1. A device for alternatively indicating at least a first fluid flow rate and a second fluid flow rate, the device comprising:
an aperture;
a mouthpiece; and
a body defining a fluid flow path extending between the aperture and the mouthpiece, the body comprising a fluid flow rate indicator operable to alternatively generate at least a first sound signal and a second sound signal to indicate when the fluid flow rate in a first direction along the fluid flow path is at the first or second fluid flow rate,
wherein the fluid flow rate indicator comprises a corrugated portion having a plurality of corrugations extending into the fluid flow path.
2. A device according to claim 1 wherein the body is at least partly formed of plastics material.
3. A device according to claim 1 wherein the corrugated portion is integrally formed with the body.
4. A device according to claim 1 wherein the body comprises a tubular portion having an axially oriented recess and the corrugated portion is provided within the axially oriented recess.
5. A device according to claim 1 wherein the corrugated portion surrounds the fluid flow path.
6. A device according to claim 1 wherein the corrugated portion has an axial length of between 50 and 300 mm.
7. A device according to claim 1 wherein the fluid flow path is a tubular fluid flow path having a diameter of equal to or greater than 5 mm.
8. (canceled)
9. A device according to claim 1 wherein the device is a patient inhalation/exhalation device comprising:
at least one aperture for inlet or outlet of air into/from the device;
a mouthpiece for communication with the mouth of the patient;
a body defining an air flow path extending between the aperture and the mouthpiece along which air is drawn to the mouthpiece by inhalation by the patient or air is forced towards the aperture by exhalation by the patient, the body comprising an air flow rate indicator operable to alternatively generate at least a first and a second sound signal indicative of the air flow rate along the air flow path in a first direction,
wherein the air flow rate indicator comprises a corrugated portion having a plurality of corrugations extending into the fluid flow path.
10. (canceled)
11. A device for indicating a fluid flow rate, the device comprising:
an aperture;
a mouthpiece; and
a body defining a tubular fluid flow path extending between the aperture and the mouthpiece, the body comprising a fluid flow rate indicator operable to generate a sound signal indicative of the fluid flow rate along the fluid flow path,
wherein the fluid flow rate indicator comprises a corrugated portion having at least one corrugation extending into the fluid flow path, and wherein the tubular fluid flow path has a diameter greater than 8 mm.
12. A device according to claim 11 wherein the body is at least partly formed of plastics material.
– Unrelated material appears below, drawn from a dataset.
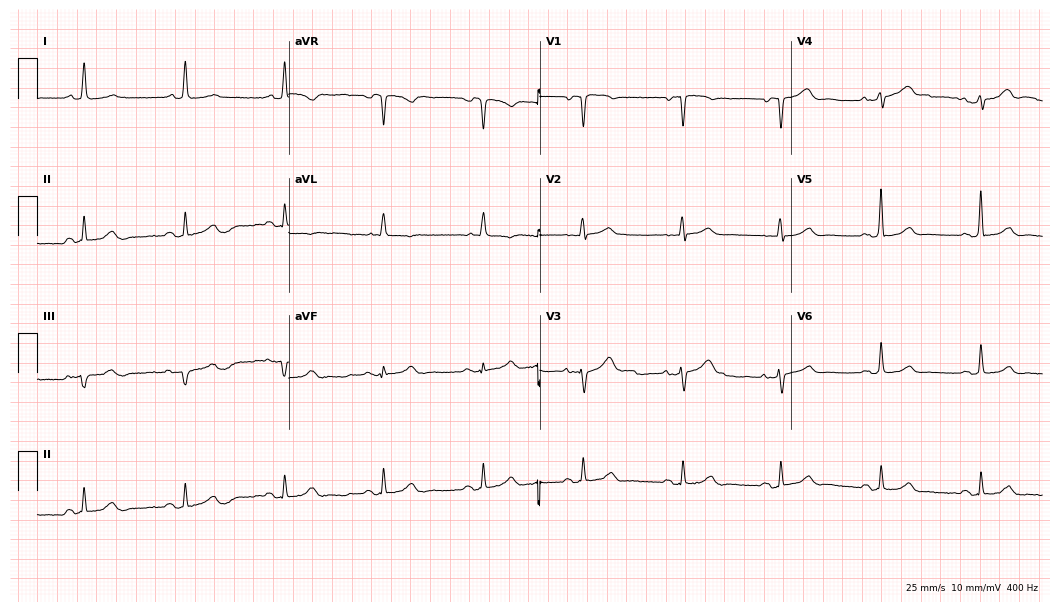
12-lead ECG from an 80-year-old female. Labelled as a normal ECG.

13. A device according to claim 11 wherein the corrugated portion is integrally formed with the body.
14. A device according to claim 11 wherein the body comprises a tubular portion having an axially oriented recess and the corrugated portion is provided within the axially oriented recess.
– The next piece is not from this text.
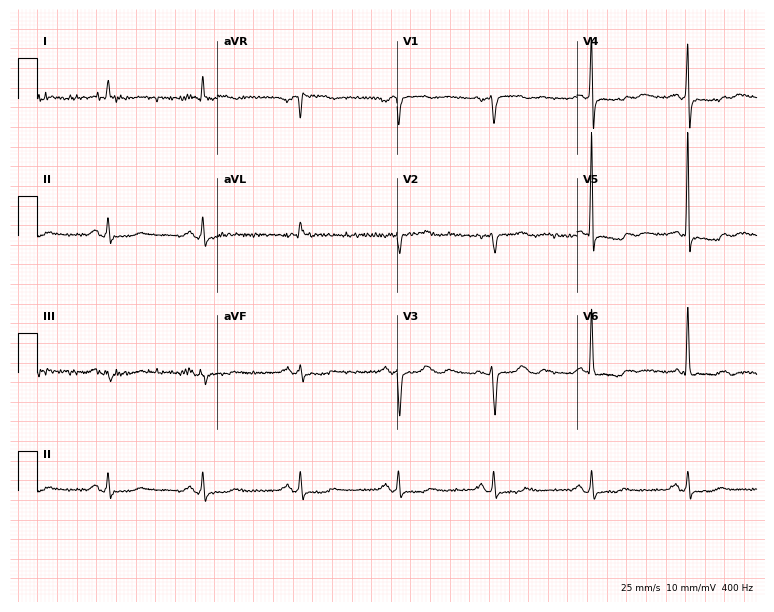
Electrocardiogram, a 77-year-old woman. Of the six screened findings (first-degree AV block, right bundle branch block (RBBB), left bundle branch block (LBBB), sinus bradycardia, atrial fibrillation (AF), sinus tachycardia), none is recorded.

15. A device according to claim 11 wherein the corrugated portion surrounds the fluid flow path.
16. A device according to claim 11 wherein the corrugated portion has an axial length of between 50 and 300 mm.
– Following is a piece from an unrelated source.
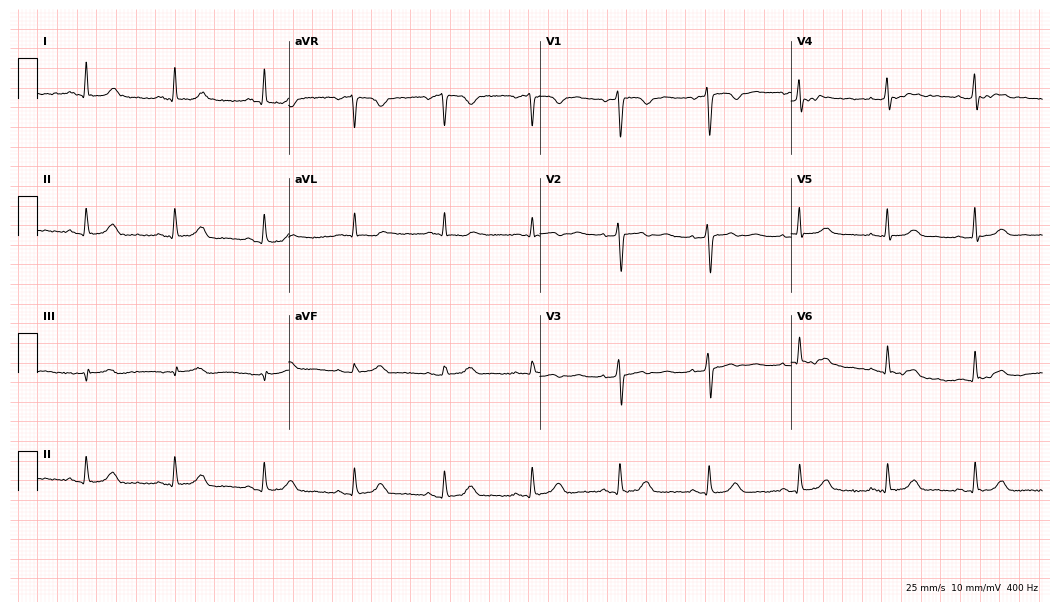
Electrocardiogram (10.2-second recording at 400 Hz), a 44-year-old woman. Overall reading on record: normal ECG.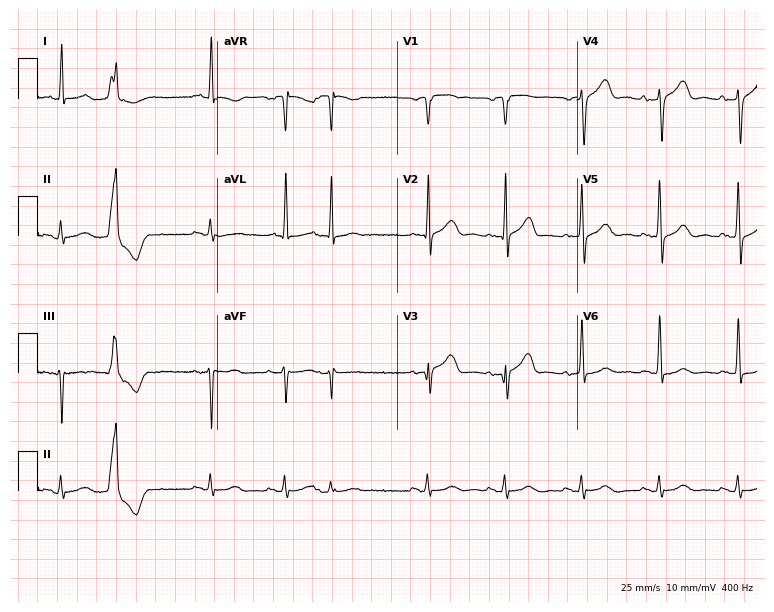
12-lead ECG (7.3-second recording at 400 Hz) from a male, 77 years old. Screened for six findings — first-degree AV block, right bundle branch block, left bundle branch block, sinus bradycardia, atrial fibrillation, sinus tachycardia — none is recorded.

17. A device according to claim 11 wherein the corrugated portion comprises a plurality of corrugations and the flow rate indicator is operable to alternatively generate at least a first and a second sound signal indicative of the air flow rate along the air flow path in a first direction.
18. A device according to claim 11 wherein the device is a patient inhalation/exhalation device comprising:
at least one aperture for inlet or outlet of air into/from the device;
a mouthpiece for communication with the mouth of the patient;
a body defining a tubular air flow path extending between the aperture and the mouthpiece along which air is drawn to the mouthpiece by inhalation by the patient or air is forced towards the aperture by exhalation by the patient, the body comprising an air flow rate indicator operable to generate a sound signal indicative of the air flow rate along the air flow path,
wherein the air flow rate indicator comprises a corrugated portion having at least one corrugation extending into the fluid flow path, and wherein the tubular fluid flow path has a diameter greater than 8 mm.
19. (canceled)
20. A system comprising:
a device according to claim 1; and
a sound receiver for detecting a sound signal.
21. A method of monitoring peak expiratory or inhalatory flow in a patient, the method comprising:
providing a system according to claim 20,
exhaling or inhaling through the mouthpiece of the device;
detecting the sound signal generated.
22. A method according to claim 21 further comprising comparing the sound signal generated with a reference frequency and providing an alert if the generated sound signal has a lower frequency than the reference frequency.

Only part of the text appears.